[Task]:
No picture should appear in the copy. Transcribe exactly, and only, the lines from the one with "Fotografía sacada el" through the last line of the data below.

[Data supplied]:
======

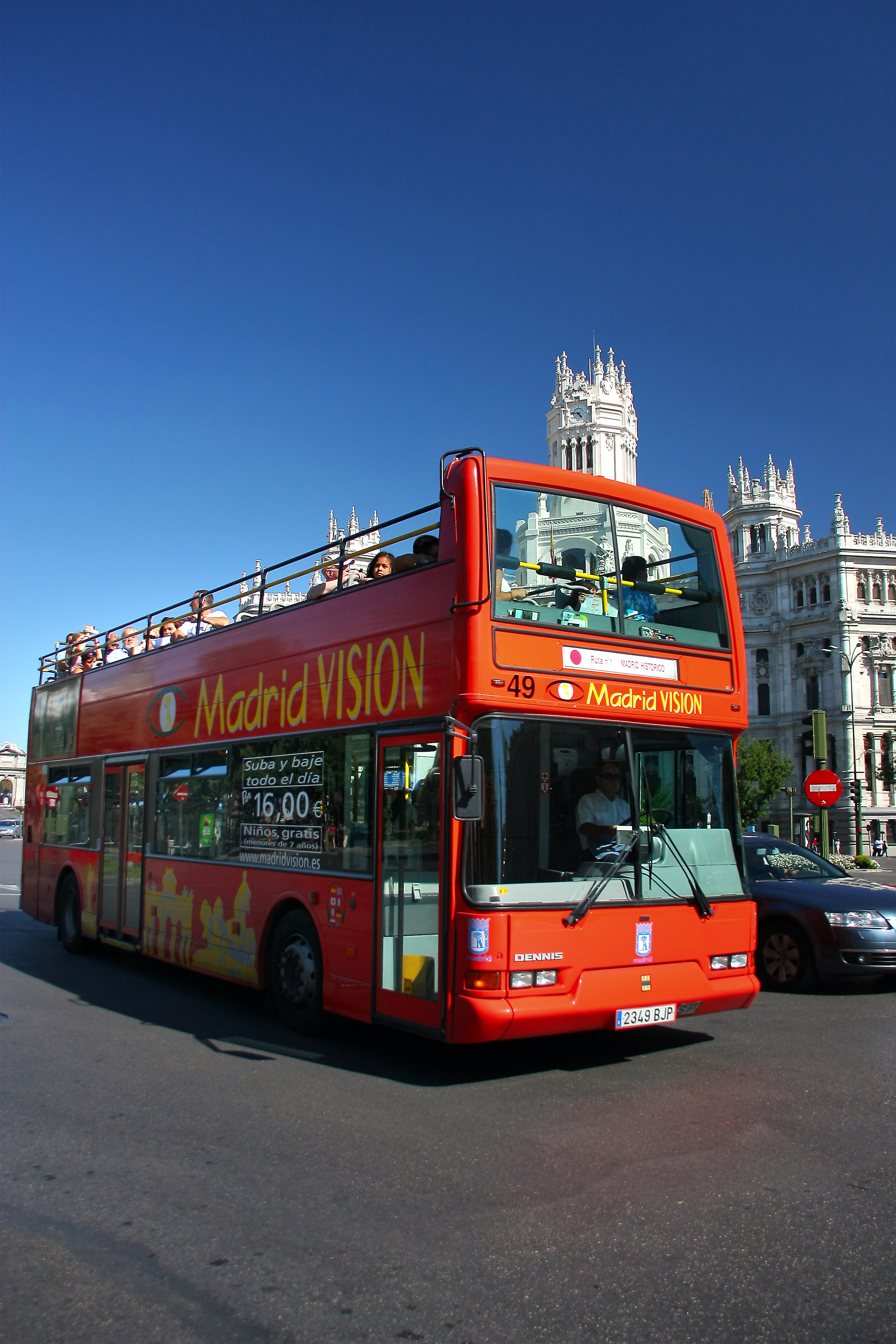 Bus de tourisme à Madrid, Espagne.
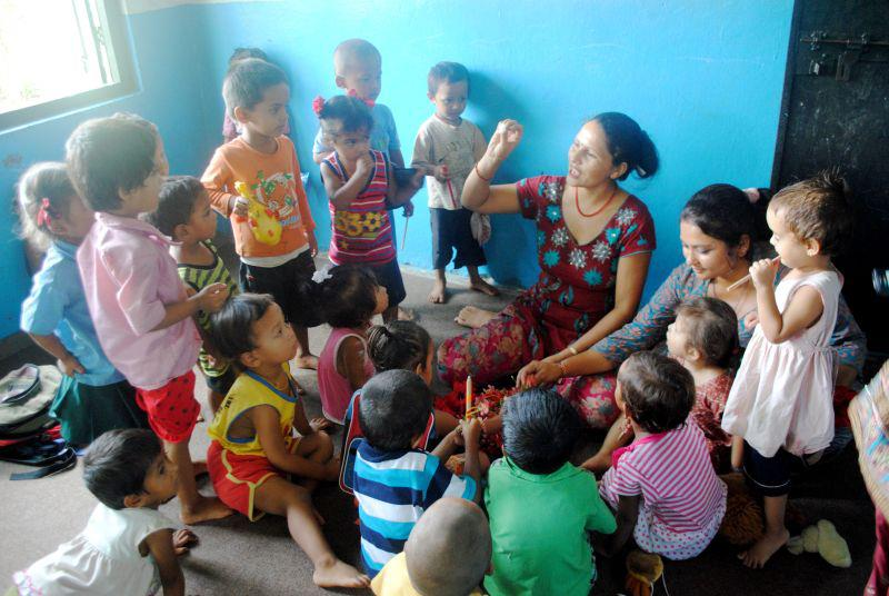 Clinic
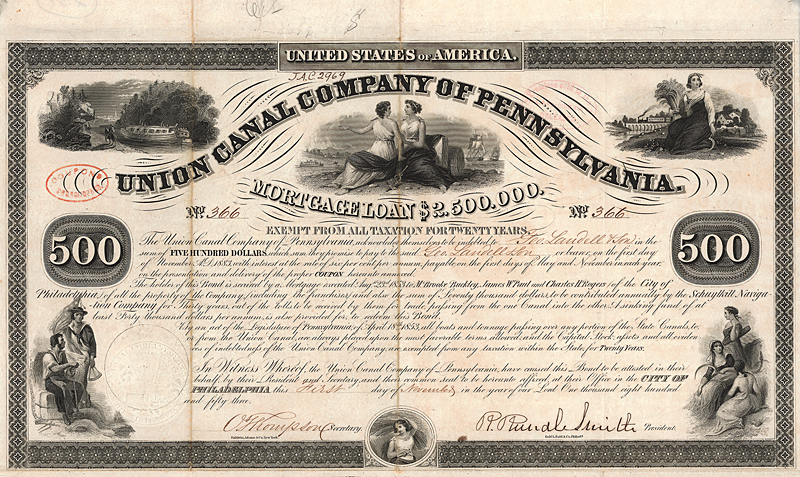 Bond über 500 $ von der Union Canal Company of Pennsylvania vom 1. November 1853
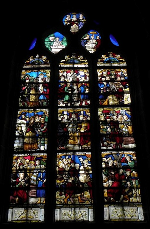 Baie 4 de l'église Saint-Ouen aux Iffs (35).
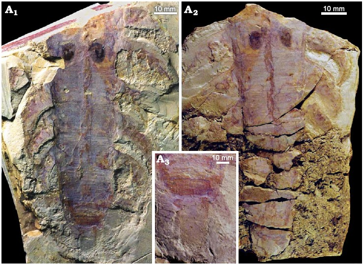 Lower Cambrian xenusiid lobopod Jianshanopodia decora gen. et sp. nov., from Haikou, Kunming, Yunnan, China. A. Holotype ELI−J0007;A1, the part (ELI−J0007A); A2, counterpart (ELI−J0007B), which was unfortunately broken into pieces during preparation; A3, enlargement of the tail fan from A1.
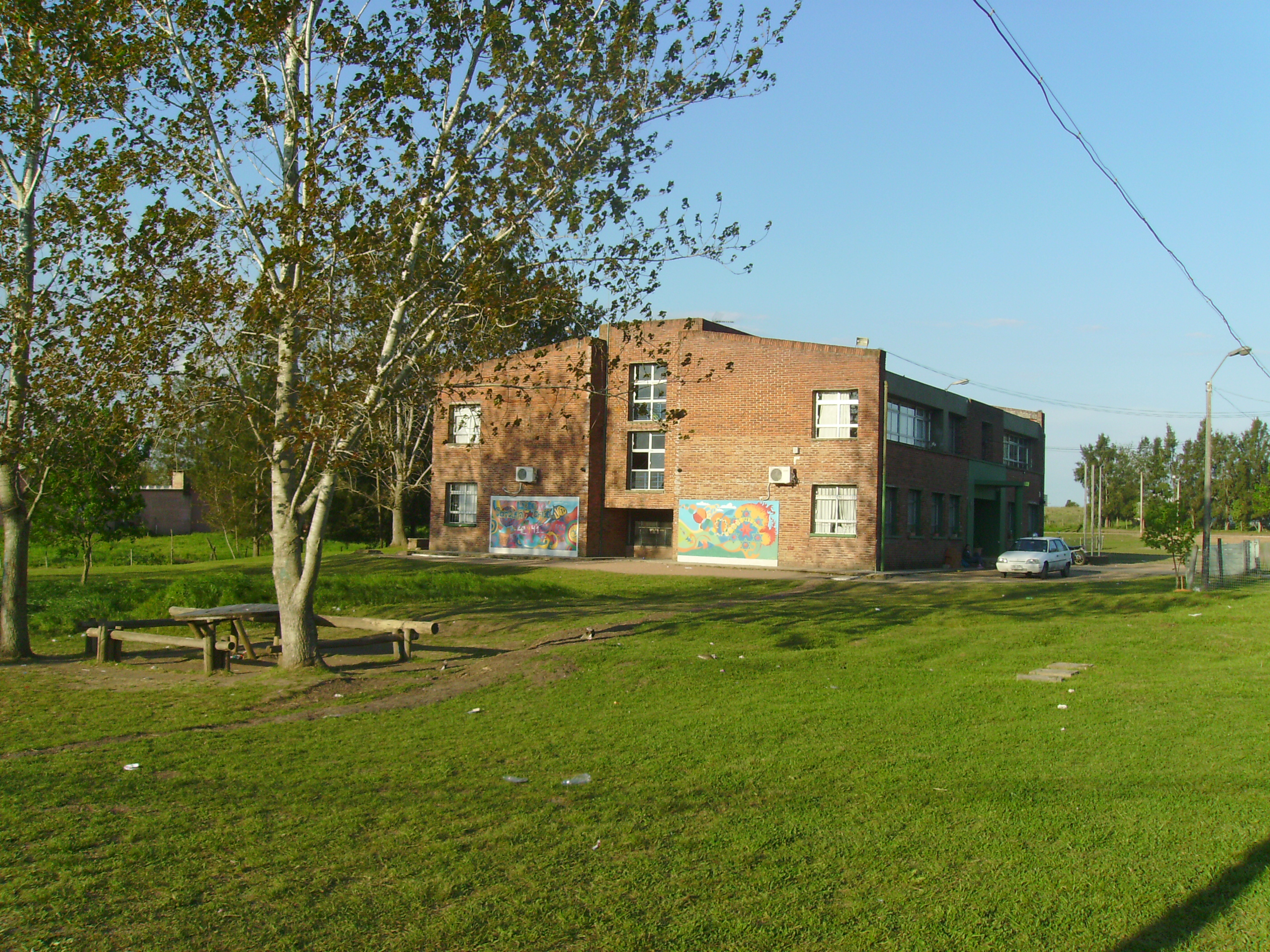 Fotografía sacada el jueves 10 de octubre de 2013
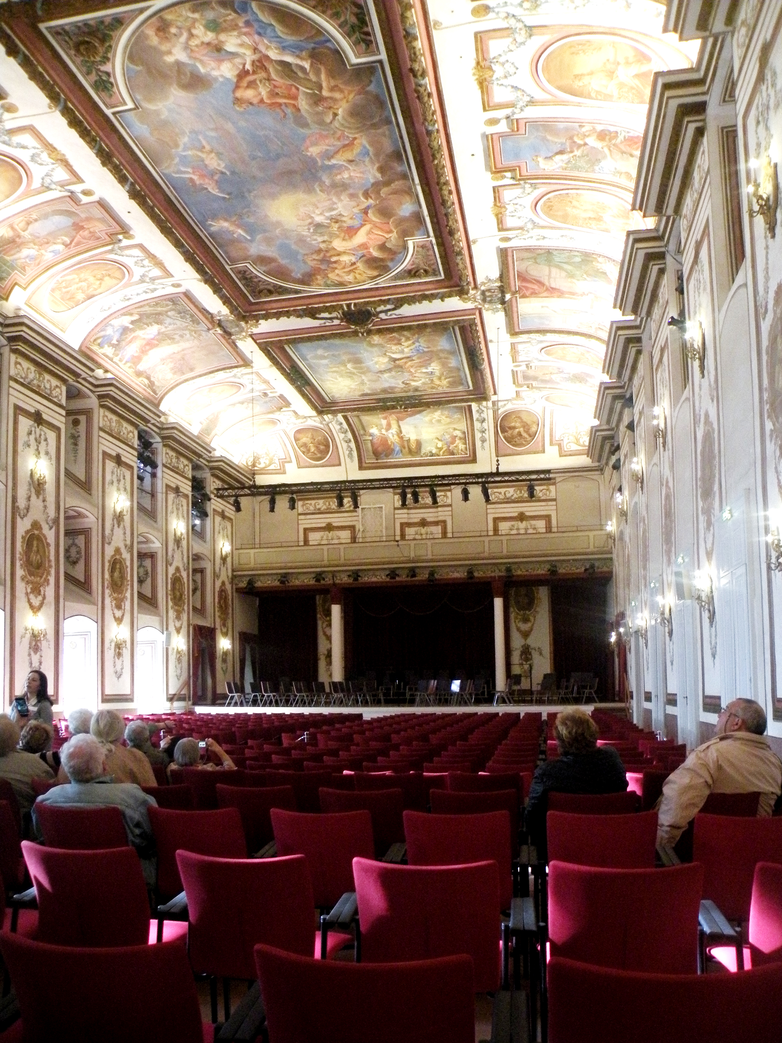 Зал Гайдна
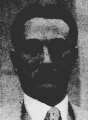 菊池長右衛門（1901～1973）
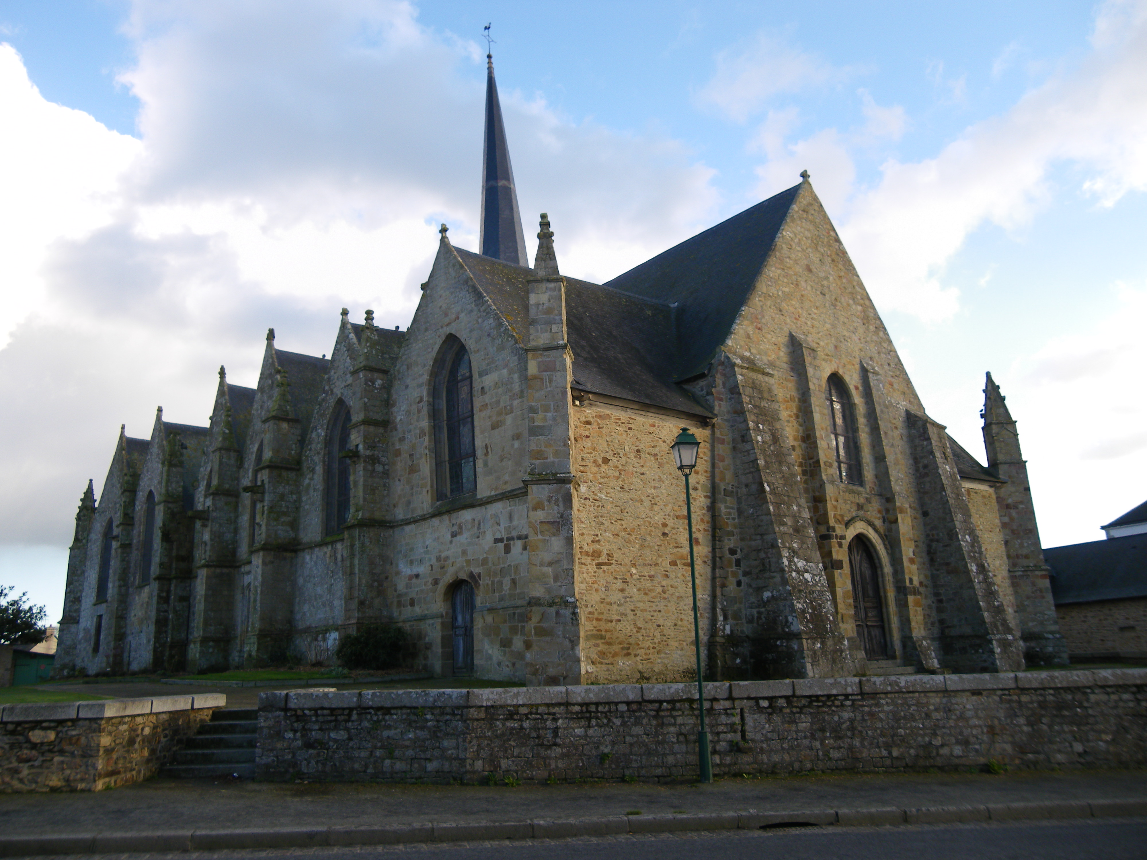 l'eglise de rannée

======

[Worked solution]:
 Fotografía sacada el jueves 10 de octubre de 2013
 Зал Гайдна
 菊池長右衛門（1901～1973）
 l'eglise de rannée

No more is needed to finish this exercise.